For anyone that needs a workaround until build 131: build and develop with the mt4 engine with realistic gaps turned on, then add an extra step to compare the results of the MT4 Engine with the Jforex Engine on 1min tick sim data or better. In general, they match up pretty good (90% of the time). Then (obviously) double check the behavior/mechanics on the jForex platform itself in a backtest - they match up about 60/70% of the time with the SQX/jForex Engine results (when they don't it is usually down to a building block that has yet to be translated across - there are lots, so this is understandable - just turn them off in the build when you discover one).

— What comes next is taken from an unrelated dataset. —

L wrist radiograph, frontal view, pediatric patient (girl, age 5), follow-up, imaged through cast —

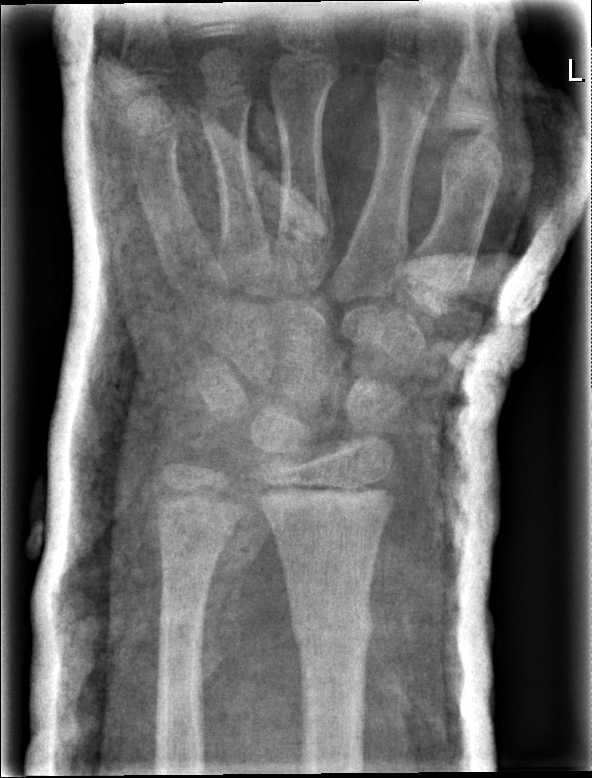 Fracture: 1 @ (285, 594, 378, 655)
AO code: 23r-M/3.1; 23u-E/7

Caveats and workarounds aside, it works well enough in its present state for me to use the results in live forward tests.
Status changed from In progress to Fixed
We summed up a few things we found when solving these bugs. There are some differences in JForex engine that are not so easy to solve, but they are possible to be overcomed.